Thomas, for the first time in years, found a modicum of peace. His younger sister, who had been a chronic user of the Dream Company’s products, slowly but surely began to recover. It was as if a veil had lifted from her eyes, and the woman he remembered from their childhood started to emerge again. The newfound clarity in her eyes was worth all the risks he had taken.

Marla, once a craftsman of artificial dreams, found herself embracing the imperfect art of natural dreaming. Lying in her bed at night, she welcomed the chaotic tapestry of thoughts, feelings, and random memories that wove themselves into dreams. It was erratic, illogical, and profoundly human—attributes no machine could replicate.

As for Celia, her transformation was nothing short of revolutionary. She had been a frequent dreamer, lost in the fantasies curated by the Dream Company, but the experience of the market’s abrupt awakening had shifted something deep within her. Fueled by a newfound purpose, she joined the Outliers, dedicating herself to advocating for the intrinsic value of real, tactile experiences over artificial ones. She became a spokesperson, her compelling story inspiring thousands to reconsider the simulated realities they had grown dependent on.

But even as Thomas, Marla, and Celia found new roles in a drastically altered landscape, the global community grappled with the aftershocks. The Lovers who cherished the manufactured emotional and romantic dreams found themselves at a crossroads.
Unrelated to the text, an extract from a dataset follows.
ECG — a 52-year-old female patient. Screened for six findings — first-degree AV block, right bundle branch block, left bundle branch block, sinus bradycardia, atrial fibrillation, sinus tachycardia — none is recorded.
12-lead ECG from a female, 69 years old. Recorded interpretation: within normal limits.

With the absence of spoonfed emotions, many returned to traditional forms of connection—old-fashioned dates, heartfelt conversations, and the unpredictable rollercoaster of real love. Initially disoriented, some eventually discovered the richness of authentic relationships, replete with both their beauty and their flaws.

As for the Dreamers, the transition was more jarring. With the market for dreams effectively collapsed, they faced sudden unemployment and an identity crisis. But Marla, ever the visionary, seized this opportunity. She spearheaded a new initiative that aimed to channel the Dreamers’ unparalleled skills into other sectors, such as virtual education, psychological therapy, and even space exploration simulations. It was an endeavor that tapped into their unique abilities while adhering to ethical guidelines—a second chance at dreaming with purpose.
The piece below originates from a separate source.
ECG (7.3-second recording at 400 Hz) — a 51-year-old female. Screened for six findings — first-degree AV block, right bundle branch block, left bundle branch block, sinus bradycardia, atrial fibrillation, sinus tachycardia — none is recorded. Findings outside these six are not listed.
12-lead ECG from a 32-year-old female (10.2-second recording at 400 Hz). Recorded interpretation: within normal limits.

The publication of the Dream Company’s manipulations had another unexpected but invaluable outcome. Worldwide debates erupted about the ethics of thought manipulation, the commodification of human experiences, and the need for stringent regulations. This discourse ushered in a new era of tech ethics, influencing policy decisions at the highest levels.

So, in their quest for justice and authenticity, Thomas, Marla, and Celia had unwittingly lit the fuse for a broader societal transformation. The implosion of the Dream Company didn’t just liberate them; it catalyzed a collective awakening. For better or worse, the world had changed, but at least it was now a world where dreams were once again the private sanctuary of the individual, not the tradable assets of a faceless corporation.
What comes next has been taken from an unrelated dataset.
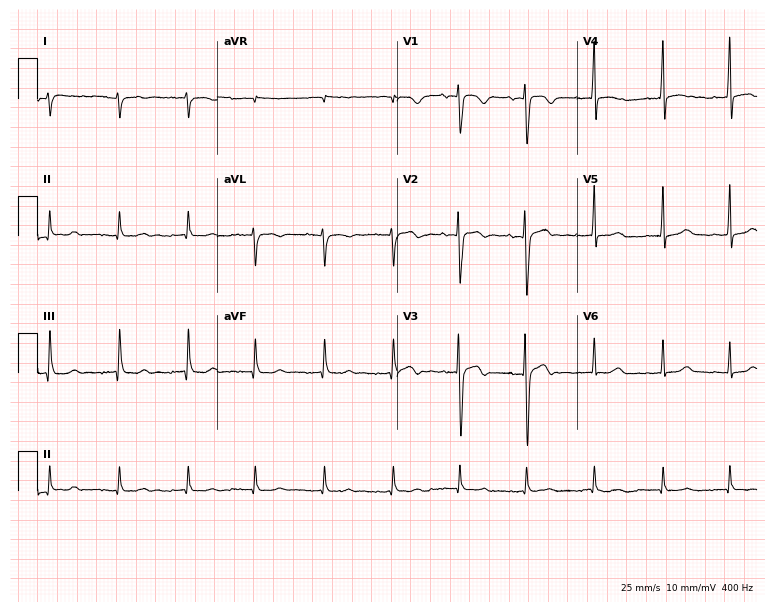
12-lead ECG from a woman, 26 years old. Screened for six findings — first-degree AV block, right bundle branch block, left bundle branch block, sinus bradycardia, atrial fibrillation, sinus tachycardia — none is recorded. Findings outside these six are not listed.
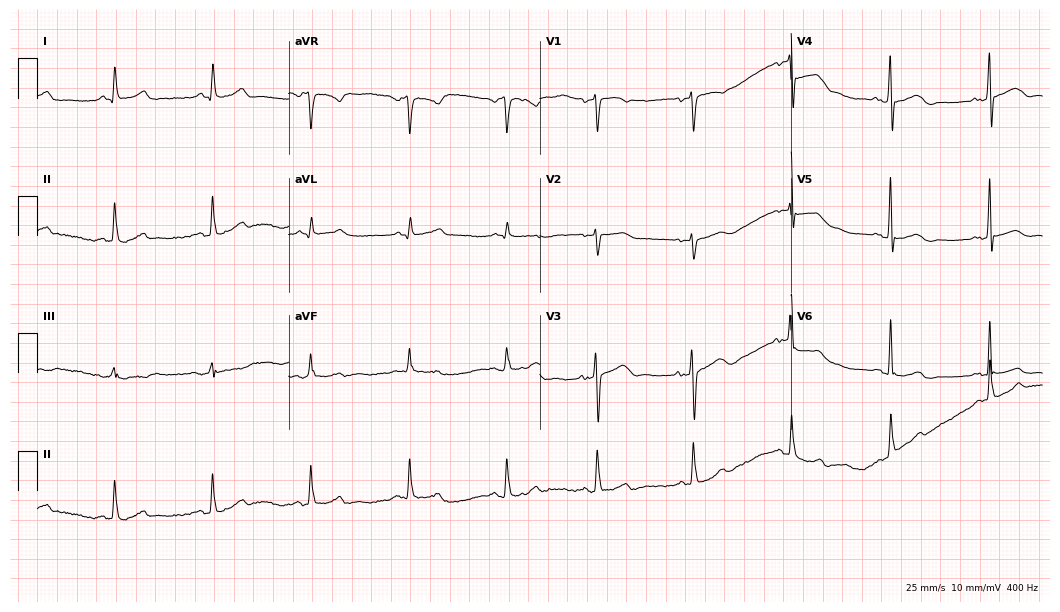
12-lead ECG from a female patient, 60 years old (10.2-second recording at 400 Hz). Recorded interpretation: within normal limits.

Too Long For Instagram: From The Murky Depths

The creature emerged from the depths of the murky lake, its movements slow and languid, like a grotesque dance of death. Its pale, lifeless eyes locked onto its prey, as it dragged itself closer, leaving a trail of slime and terror in its wake.

The too large for Instagram remix:

In the dying light of dusk, whispers rippled through the crowd as the small lakeside community of Gowansville gathered at the water’s edge. Wannipur Lake had always been a source of life, but now it emanated a dark foreboding. Townsfolk disappeared without a trace, pets had gone missing, and local legends of Purrie, the lake-dwelling monster, had resurfaced.

Betty Bowen, an introverted librarian who’d always found solace in books, stood among them. She clutched a worn leather-bound tome, its pages yellowed with age but brimming with arcane knowledge.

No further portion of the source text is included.